Nobody rings my domofon. Except the Jehovah’s witnesses who tried to persuade me that they were setting up an English-speaking club for foreigners when I first arrived (how did they Know? I’ve always lived with Polish flatmates).
And one very late set of carol singers who lost a bet in January.
And the two guys I went to uni with who were on holiday in the Tatras while on leave from the army, found my address on facebook, and showed up at my door one Saturday morning.

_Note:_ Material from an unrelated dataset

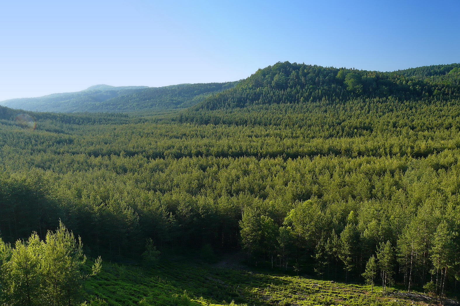 Malý Borný a Hradčanská pahorkatina z Havířského vrchu, vlevo vzadu vrch Dub

Actually it’s kind of comforting that the British army can find its way around a Polish city with only facebook to help…
Funny really making it such a ‘cultural’ thing. Let’s remember the fact that English people defend their garden fence like nobody’s business. Same process, different object.
I seam to remember some earlier post about the deplorable state of repair in your apartment… so I am curious that this annoying little box is still working after all these decades… though the people maybe long dead or moved to the UK… the soviet era wires still keep on listening??